Diagnostic Checking¶

Following Model Identification L16__Model Identification and Model Estimation L17__Model Estimation, the diagnostic stage is crucial to:
* Check the Goodness of Fit: Ensure the model accurately represents the underlying data structure.
* Validate Error Assumptions: Verify that the residuals (errors) satisfy the theoretical assumptions required for reliable forecasting.

1. Normality of Errors¶

We assume that errors follow a normal distribution ($e_{t} \sim \mathcal{N}(0, \sigma_{e}^{2})$). Several methods are used to verify this:

Visual Tools:
- Histogram: Plot the standardized residuals ($\frac{\hat{e}_{t}}{\sigma_{e}}$) to check for a bell-shaped curve.
- Normal Q-Q Plots: Plot theoretical quantiles (Standard Normal) against actual sample quantiles. A straight line indicates normality.
  
  Above: Normality holds true.
  
  Above: Normality does not hold.
Statistical Summaries: Using Tukey's "five-number summary," we check if the distribution matches normal parameters (Skewness $\approx 0$, Kurtosis $\approx 3$, Excess Kurtosis $\approx 0$). Note that small sample sizes may appear skewed even if drawn from a normal distribution.

Jarque-Bera (JB) Test¶

This test assesses whether the skewness ($\beta_{1}$) and excess kurtosis ($\hat{\beta}_{2} - 3$) are collectively zero.
$$JB = \dfrac{n}{6} \left[ \beta_{1}^{2} + \dfrac{(\hat{\beta}_{2}- 3)^{2}}{4}\right] \sim \chi_{2}^{2}$$
* $H_{0}$: Errors are normally distributed.
* $H_{a}$: Errors are not normally distributed.

Shapiro-Wilk Test¶

This test utilizes order statistics ($x_{(i)}$) and specific constants ($a_{i}$) to check for normality:
$$W = \dfrac{\left( \sum_{i=1}^n a_{i}x_{(i)} \right)^{2}}{\sum(x_{i}- \bar{x})^{2}}$$
* Decision Rule: Reject the null hypothesis of normality if the $W$ statistic is too small.

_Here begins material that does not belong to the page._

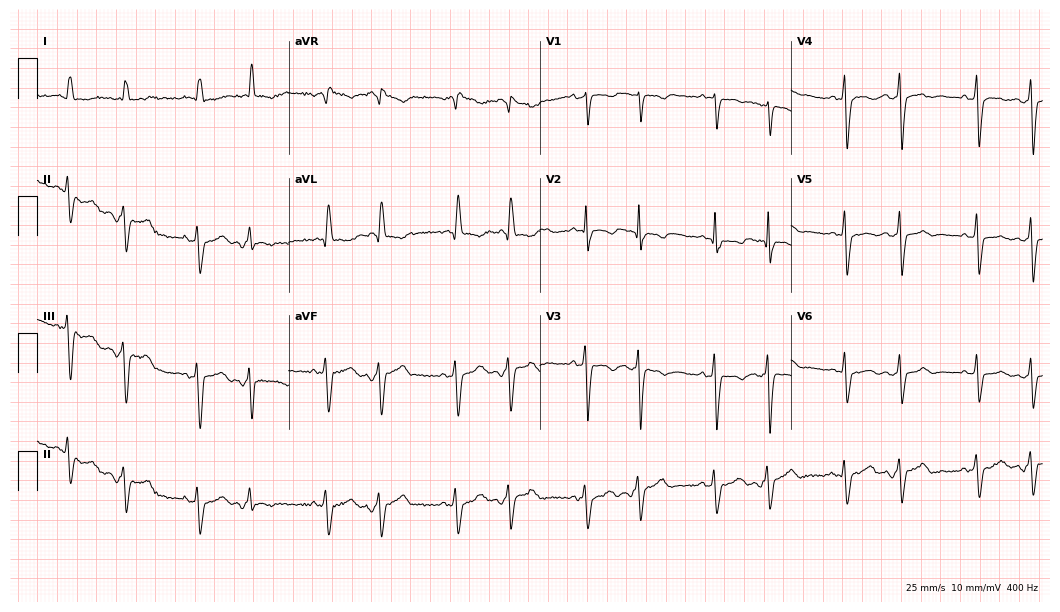
Electrocardiogram, a woman, 68 years old. Of the six screened findings (first-degree AV block, right bundle branch block (RBBB), left bundle branch block (LBBB), sinus bradycardia, atrial fibrillation (AF), sinus tachycardia), none is recorded. Findings outside these six are not listed.

2. Detection of Serial Correlation¶

Serial Autocorrelation occurs when residuals are correlated with their own lagged values, suggesting that the model has not captured all the systematic information in the data.

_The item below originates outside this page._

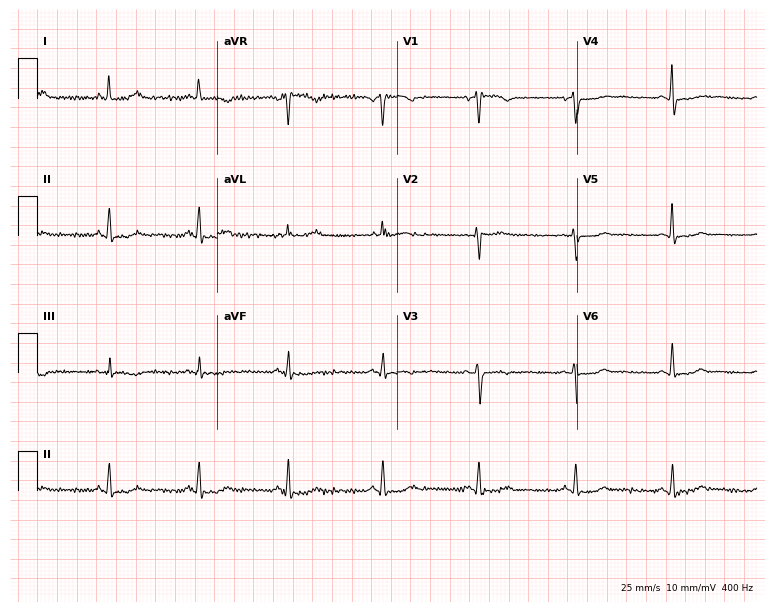
Resting 12-lead electrocardiogram. Patient: a female, 49 years old. None of these six findings is recorded: first-degree AV block, right bundle branch block, left bundle branch block, sinus bradycardia, atrial fibrillation, sinus tachycardia.
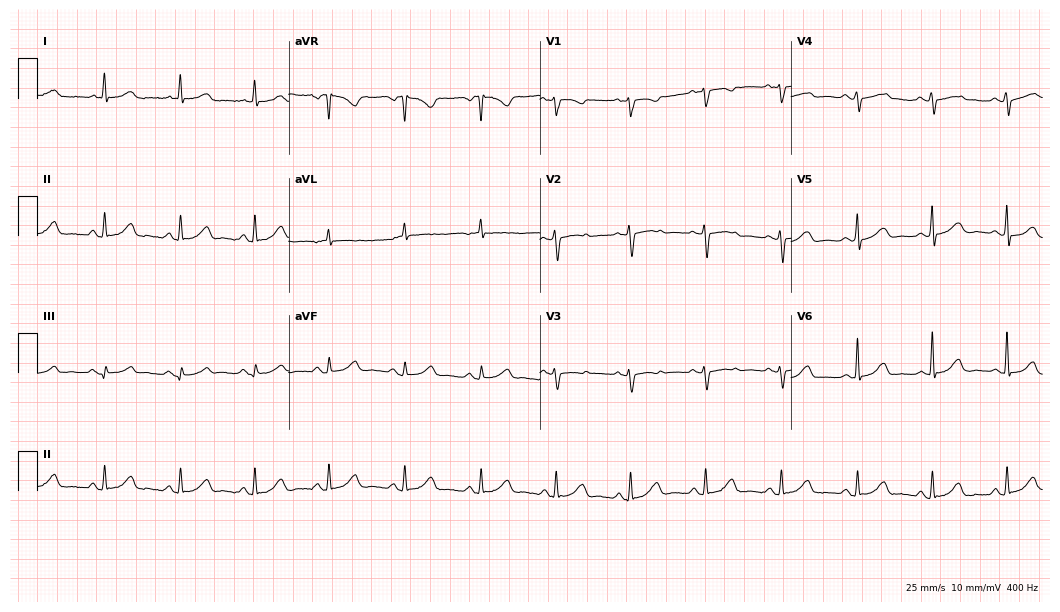
12-lead ECG from a woman, 60 years old (10.2-second recording at 400 Hz). Recorded interpretation: within normal limits.

ACF Plot of Residuals: If spikes in the ACF plot exceed confidence bands, serial correlation is present.

Above: Patterns in correlations indicate that current errors are related to past or future errors.

Box-Pierce Test¶

Used to test if a group of autocorrelations (up to lag $h$) is significantly different from zero.
* $H_{0}$: Residuals are independent (no correlation).
* Statistic: $Q_{BP} = n \sum_{k=1}^h \hat{\rho}_{k}^{2}$
* Action: If $Q_{BP} > \chi_{1-\alpha, h}^2$, reject $H_{0}$. You may need to add another lag to the AR or MA part of your model.

Ljung-Box Modified Test¶

A more robust version of the Box-Pierce test, modified in 1978 to perform better with smaller sample sizes.
$$Q_{LB} = n^{2} \sum_{k=1}^h \dfrac{\hat{\rho}_{k}^{2}}{n-k}$$
* The setup remains the same as the Box-Pierce test, but the formula accounts for the sample size ($n$) and lag ($k$) more precisely in the denominator.